Brief Intro:
(Minor edit: My intention of asking this question is not about the algorithms themselves. I'm fully aware of the fast iterative solution with 3 local variables or an array of 3 elements. Actually, I deliberately make both tests to have the lowest complexity difference as what I could come up with. What I'd like to know about is that if implementing an identical algorithm to the recursive one attacking the same problem in custom stacks and iteration can improve the performance!)
When we learned about programming at school, we were usually told that iteration would generally be more efficient comparing to recursion, unless recursion gives a specific and elegant way to solve the problem.
So recently I decided to put this into a simple test. Given that function calls are essentially handled by call stacks, thus it's possible to implement a custom stack to handle required local variables and turn a recursive implementation into a iterative one. Below is an example of me implementing a Fibonacci number calculator base on recursion and supposedly an equivalent algorithm using iteration, both written in C.
Method:
Recursive impl. (fibon_recu):
uint64_t calls = 0;
/* Calculate Fibonacci number using recursive algorithm. */
uint64_t fibonacci(uint8_t idx)
{
calls++;
return (idx <= 1) ? idx : (fibonacci(idx - 1) + fibonacci(idx - 2));
}
Iterative impl. (fibon_iter):
uint64_t loop_count;
/* Calculate Fibonacci number using stack-based method derived from recursive algorithm. */
uint64_t fibonacci(uint8_t idx)
{
uint64_t ret = 0;
uint8_t stack_val[ARR_STACK_SIZE], cache;
uint16_t stack_size;
loop_count = 0;
// Push index into simulated stack
stack_size = 1;
*stack_val = idx;
while(stack_size)
{
// Pop simulated stack top
stack_size -= 1;
cache = *(stack_val + stack_size);
if(cache > 1)
{
// Push <index - 1> and <index - 2> into simulated stack
*(stack_val + stack_size) = cache - 1;
*(stack_val + stack_size + 1) = cache - 2;
stack_size += 2;
}
else
{
ret += cache;
}
loop_count++;
}
return ret;
}
It's worth mentioning that the answer by templatetypedef says:
Depending on the implementation of the stack, that stack might end up needing to dynamically allocate memory in the heap, which is typically more expensive than setting up and tearing down stack frames.
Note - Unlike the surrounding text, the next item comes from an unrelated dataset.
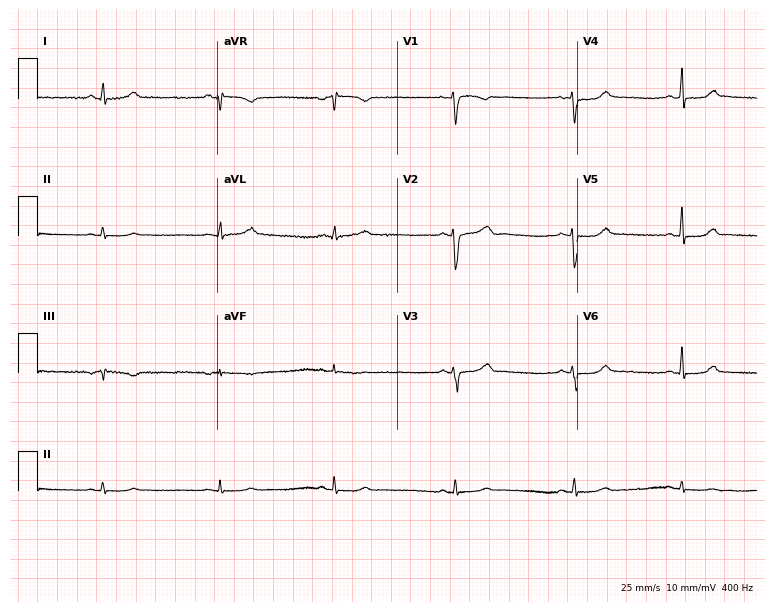
Standard 12-lead ECG recorded from a 28-year-old female (7.3-second recording at 400 Hz). None of these six findings is recorded: first-degree AV block, right bundle branch block, left bundle branch block, sinus bradycardia, atrial fibrillation, sinus tachycardia. Findings outside these six are not listed.

As always, if you have two algorithms and want to compare their empirical performance, it's probably best to just run the two against one another and see which ones win.
which is indeed observed on my testing device, I decided to use static array to simulated the stack, as the static array itself will be allocated in the stack frames instead of in heaps. Accessing variables in heaps in this case on my device makes the performance about 20-30 times worse (figure not shown here).
Nonetheless, this answer by Nathaniel Ford suggested that iterative implementation with custom stacks can sometimes improve performance, which I consider being quite interesting.
Also, to make the comparison as fair as what I could achieve, I compiled both pieces of code with -O0
flag to disable compiler optimization(s).
Results:
Where fibon_recu
stands for recursive tests and fibon_iter
stands for iterative tests. Just for references in case these information are relative, I decided to put both gcc
version and basic device info on the figure.
Update:
<Sep. 7, 2021; 11:00 UTC>
Thanks to Ian Abbott for pointing out that using pointer access instead of indexing can improve performance as -O0
flag is present. This brings the execution time for iterative tests down to just being slightly longer than recursive tests.
<Sep. 7, 2021; 22:45 UTC>
Thanks to all generous devs here for the insights and even detailed tests! I made some updates reading those answers and also marked the question as solved. However, please read all the answers below as all of them have different but important perspectives!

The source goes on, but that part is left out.